– Я знаю, дорогая, – нетерпеливо возразил Гарри, – но нужно идти в ногу со временем! Сейчас в Широком Доле хозяйство ведется так же, как и повсюду, так что старые идеи насчет продажи на местном рынке дешевого зерна для бедных в деловом отношении вряд ли имеют смысл.
– И потом, вряд ли эта тема подходит для разговора в гостиной, – аккуратно вставила я. – Селия, можно мне еще чаю? Погода такая теплая, что мне все время хочется пить. И, кстати, нет ли там печенья с сахарной глазурью?
Селия стала наливать мне чай, но по ее лицу было видно, что свою главную мысль она еще не высказала. Джон стоял у камина, внимательно глядя то на Гарри, то на меня.

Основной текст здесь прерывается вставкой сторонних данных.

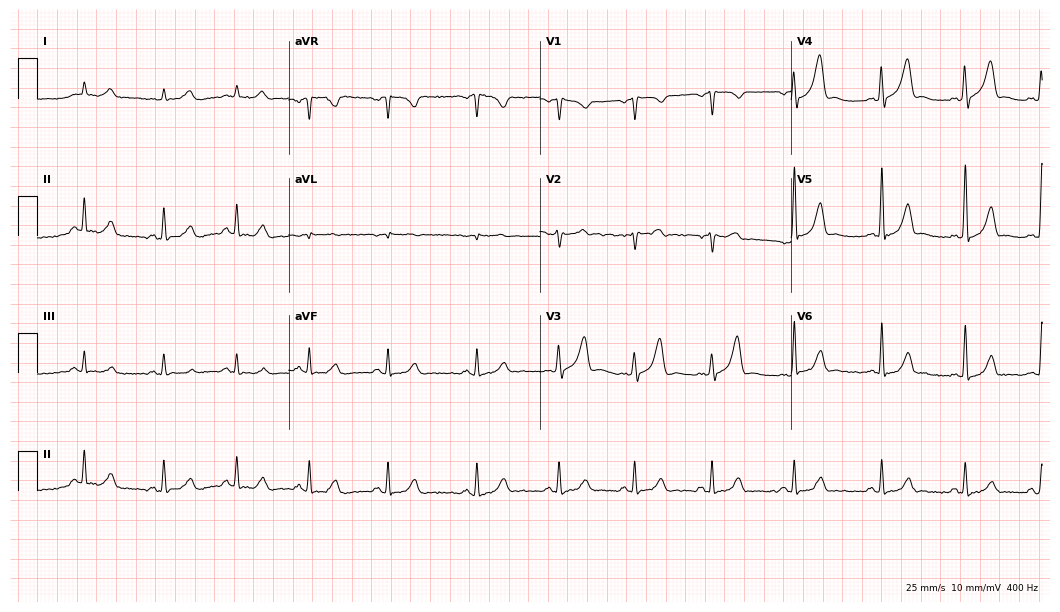
Resting 12-lead electrocardiogram (10.2-second recording at 400 Hz). Patient: a man, 47 years old. Read as a normal ECG.
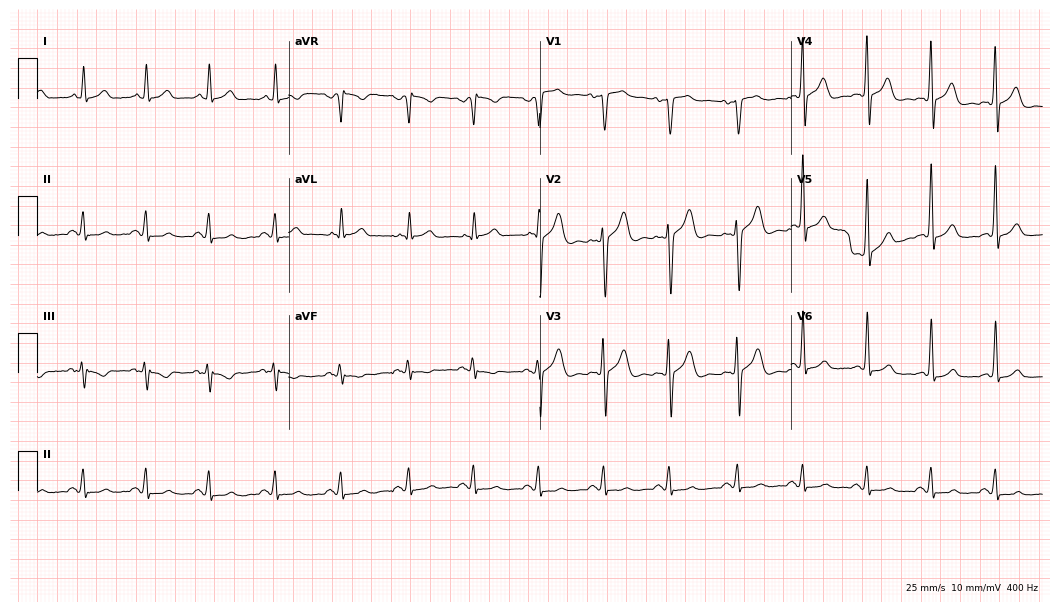
Standard 12-lead ECG recorded from a male, 54 years old (10.2-second recording at 400 Hz). None of these six findings is recorded: first-degree AV block, right bundle branch block (RBBB), left bundle branch block (LBBB), sinus bradycardia, atrial fibrillation (AF), sinus tachycardia. Other findings, if any, are not listed.
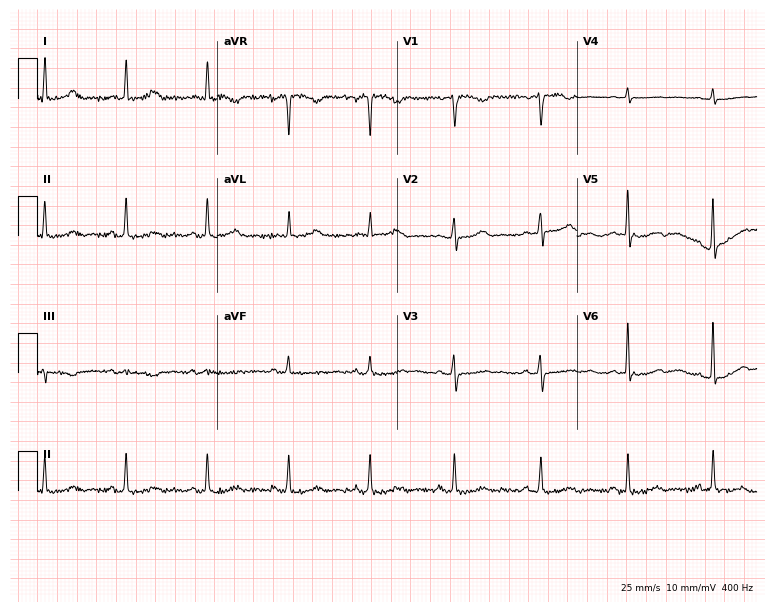
Standard 12-lead ECG recorded from a 69-year-old female. None of these six findings is recorded: first-degree AV block, right bundle branch block, left bundle branch block, sinus bradycardia, atrial fibrillation, sinus tachycardia. Only these six findings were labelled.
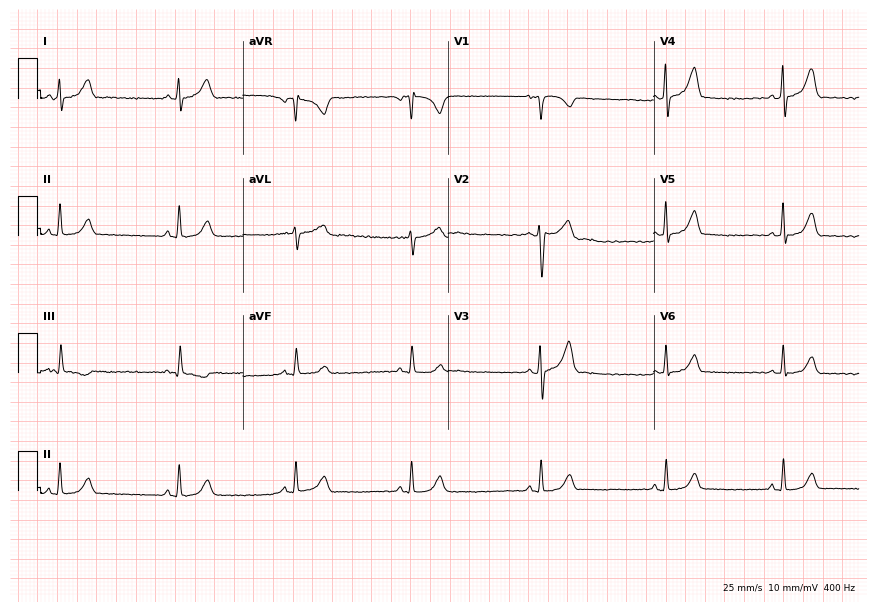
12-lead ECG (8.4-second recording at 400 Hz) from a 24-year-old male. Findings include sinus bradycardia (a sinus rate of 50 beats per minute or less).
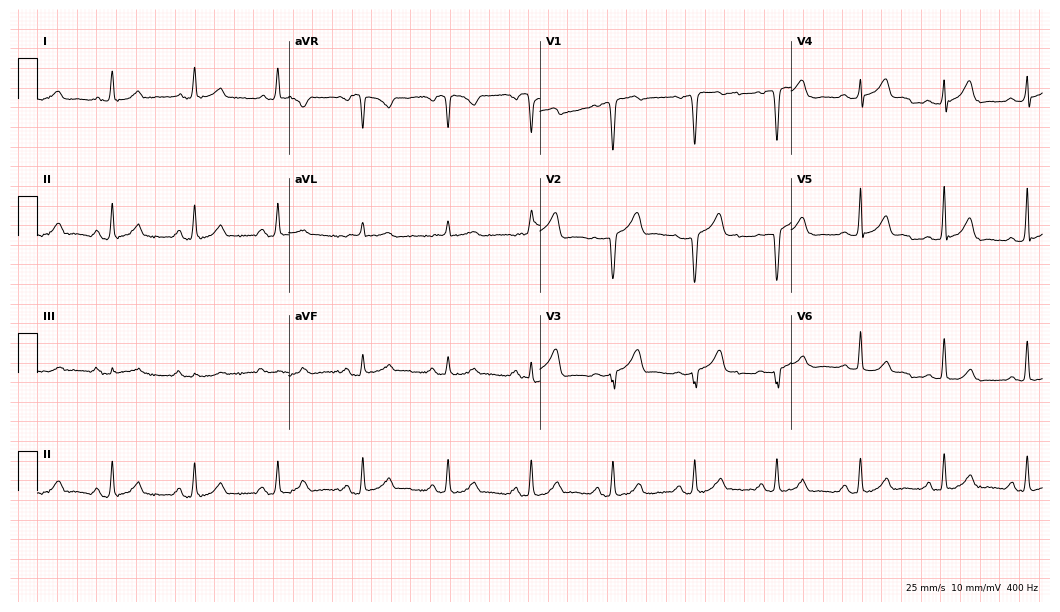
Standard 12-lead ECG recorded from a male patient, 61 years old (10.2-second recording at 400 Hz). Read as a normal ECG.
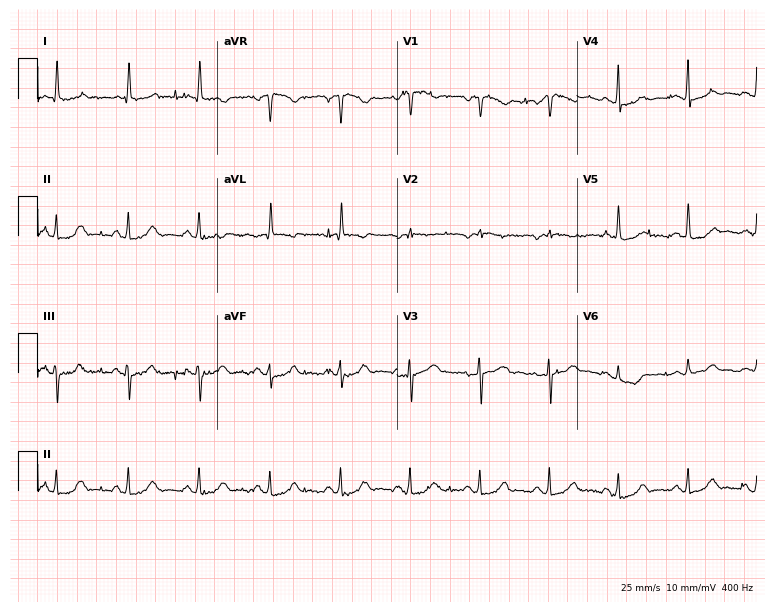
Resting 12-lead electrocardiogram (7.3-second recording at 400 Hz). Patient: a 72-year-old female. Read as a normal ECG.
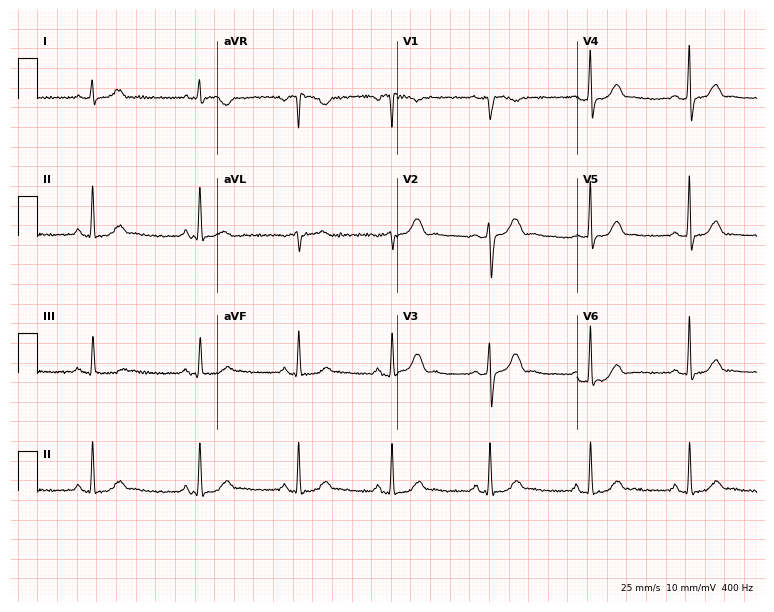
Resting 12-lead electrocardiogram. Patient: a female, 38 years old. None of these six findings is recorded: first-degree AV block, right bundle branch block, left bundle branch block, sinus bradycardia, atrial fibrillation, sinus tachycardia. Other findings, if any, are not listed.
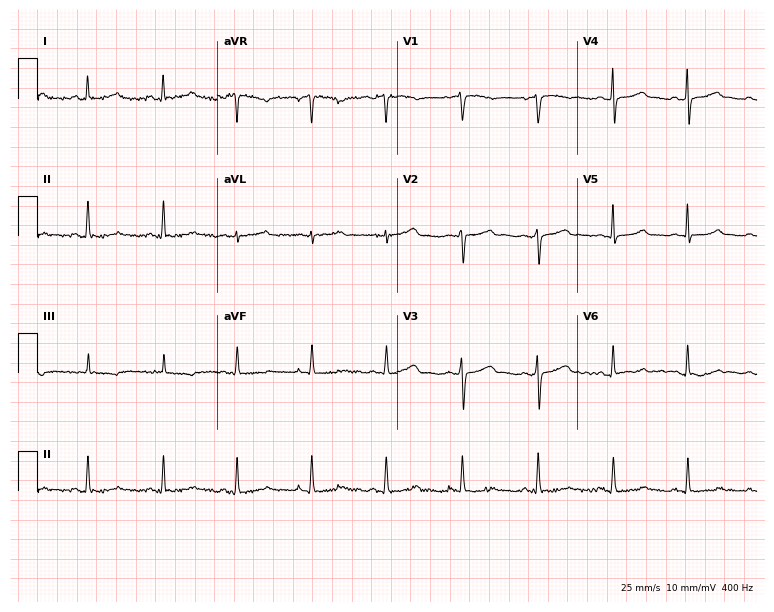
Electrocardiogram, a 40-year-old female patient. Of the six screened findings (first-degree AV block, right bundle branch block, left bundle branch block, sinus bradycardia, atrial fibrillation, sinus tachycardia), none is recorded.
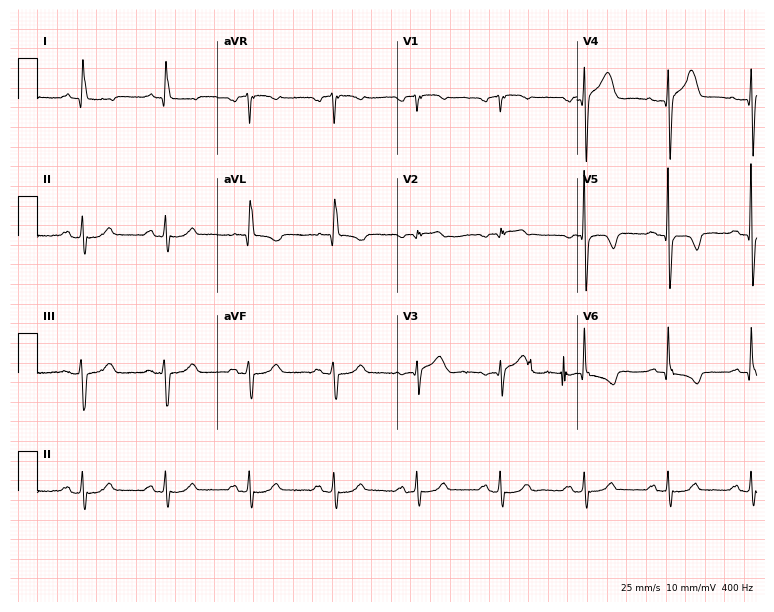
Resting 12-lead electrocardiogram (7.3-second recording at 400 Hz). Patient: a 66-year-old male. None of these six findings is recorded: first-degree AV block, right bundle branch block, left bundle branch block, sinus bradycardia, atrial fibrillation, sinus tachycardia.
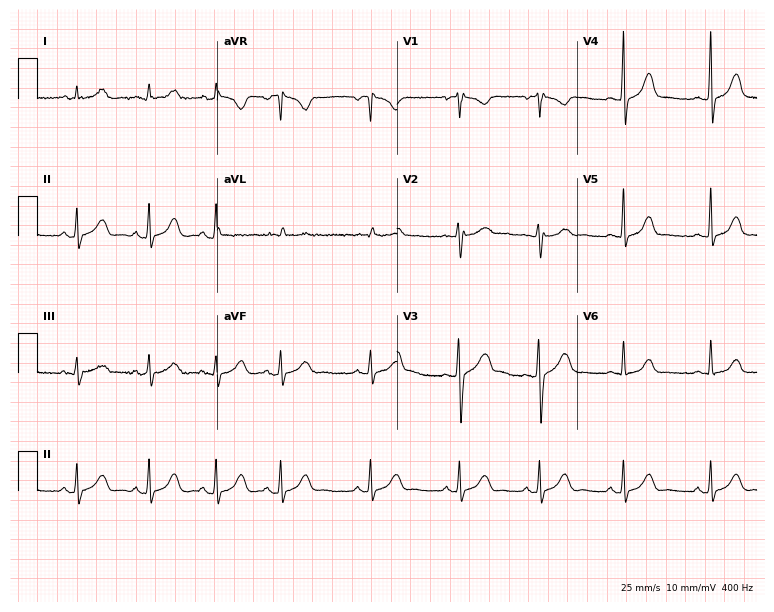
ECG — a female, 27 years old. Labelled as a normal ECG.

В его взгляде было сдержанное любопытство, словно мы представляли собой некие интересные образчики для его медицинских исследований, хоть и были, с его точки зрения, весьма неприятными представителями низшей ступени животного мира.
– Значит, зерно вы ему продавать не будете? – спокойно спросил он, прекрасно зная, что мы вынуждены это сделать. Мне просто необходимо было продать зерно – причем любому, кто предложит наивысшую цену. Я должна была, наконец, хоть немного расчистить эту груду долгов.
– Нет, – твердо ответила я. – Или, в крайнем случае, мы продадим лишь самую малую часть урожая. Скажем, ту пшеницу, что будет выращена на новых полях; ее, так или иначе, в прошлом году на рынке не было. Против этого ведь не может быть возражений, не так ли? Было бы просто безумием наводнить рынок Мидхёрста зерном и тем самым в итоге сбить на него цену.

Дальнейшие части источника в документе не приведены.